(Try it): Starting at the line that contains "organism: C. elegans" in the listing below, write out every line word for word until you have written the line that contains "sample: Macrophage".

(Material for this exercise):
● ● ●
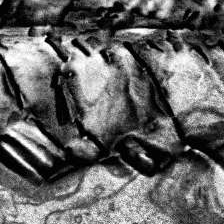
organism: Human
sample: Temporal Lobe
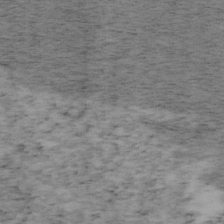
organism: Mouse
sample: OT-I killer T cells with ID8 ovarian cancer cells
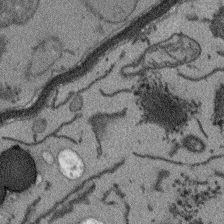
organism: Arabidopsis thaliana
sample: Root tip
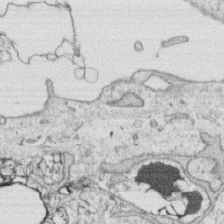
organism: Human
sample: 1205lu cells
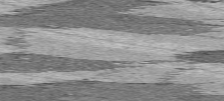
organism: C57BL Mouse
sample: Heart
● ● ●
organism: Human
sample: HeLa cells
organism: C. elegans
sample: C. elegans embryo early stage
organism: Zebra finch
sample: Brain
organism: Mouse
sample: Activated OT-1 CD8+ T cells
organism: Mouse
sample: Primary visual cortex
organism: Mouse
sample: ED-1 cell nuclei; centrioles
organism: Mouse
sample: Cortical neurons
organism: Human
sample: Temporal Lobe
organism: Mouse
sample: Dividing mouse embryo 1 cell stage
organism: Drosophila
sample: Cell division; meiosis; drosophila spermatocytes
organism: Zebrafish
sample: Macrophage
● ● ●
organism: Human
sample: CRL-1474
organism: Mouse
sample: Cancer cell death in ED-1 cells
● ● ●
(Completed exercise):
organism: C. elegans
sample: C. elegans embryo early stage
organism: Zebra finch
sample: Brain
organism: Mouse
sample: Activated OT-1 CD8+ T cells
organism: Mouse
sample: Primary visual cortex
organism: Mouse
sample: ED-1 cell nuclei; centrioles
organism: Mouse
sample: Cortical neurons
organism: Human
sample: Temporal Lobe
organism: Mouse
sample: Dividing mouse embryo 1 cell stage
organism: Drosophila
sample: Cell division; meiosis; drosophila spermatocytes
organism: Zebrafish
sample: Macrophage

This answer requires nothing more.